Begin with a high-level dataset overview of total sales value, revenue, and median revenue across sectors to form a narrative before deep-diving into specific opportunities.
Use a bubble chart plotting revenue per employee versus number of employees to identify sectors with balanced scale and efficiency for AI product targeting.
Use the Tableau public cloud publication and the Anthropics dataset in a Jupyter notebook to fully replicate the analytical process described in the discussion.
Adopt a structured discovery process by mapping user tasks, market signals, and AI capabilities to recognize and evaluate new opportunities in agentic application development.
Before standardized protocols like MCP, developers implemented simple agent patterns acting as translators or intermediaries to bridge communication gaps between systems.
Hub-and-spoke swarm patterns become difficult to manage and maintain clarity as agent count grows, requiring strategies to control interaction complexity.
Implementing a supervisor pattern where a supervisor agent orchestrates specialized agents (e.g., research agents) helps organize and manage complex agent interactions.

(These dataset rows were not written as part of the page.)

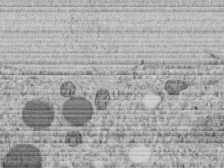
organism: C. elegans
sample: C. elegans embryo early stage
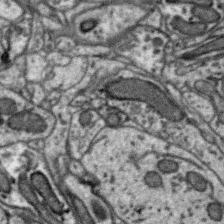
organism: Zebra finch
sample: Brain
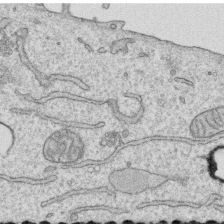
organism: Human
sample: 1205lu cells
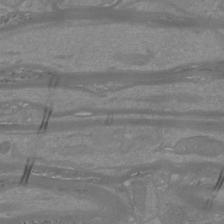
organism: Mouse
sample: Cortical neurons
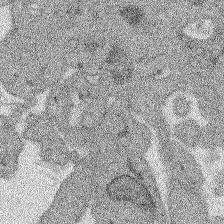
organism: Human
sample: HeLa cells
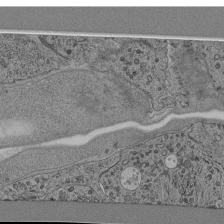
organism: C. elegans
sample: C. elegans pharynx
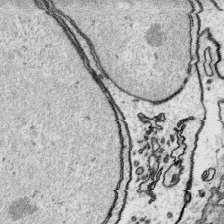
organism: Platynereis dumerilii
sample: Parapodia
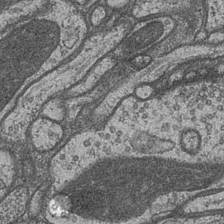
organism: Drosophila
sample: Optic medulla
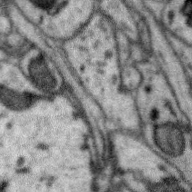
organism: Zebra finch
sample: Brain
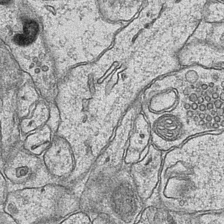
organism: Mouse
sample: CA1 Hippocampus
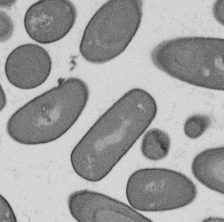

Swarm architecture enables each agent to access and communicate with every other agent, supporting flexible, dynamic interactions within a multi-agent system.
Open Agent Platform ties all data and performance metrics to individual threads and user accounts to ensure granular accountability and reproducibility.
Langsmith provides interfaces for managing and visually displaying agents within the platform, facilitating easier troubleshooting and oversight of agentic workflows.
The system delegates tasks to specialized agents like the Deep Wiki Agent using tools such as the Read Wiki Structure Tool to streamline complex workflows.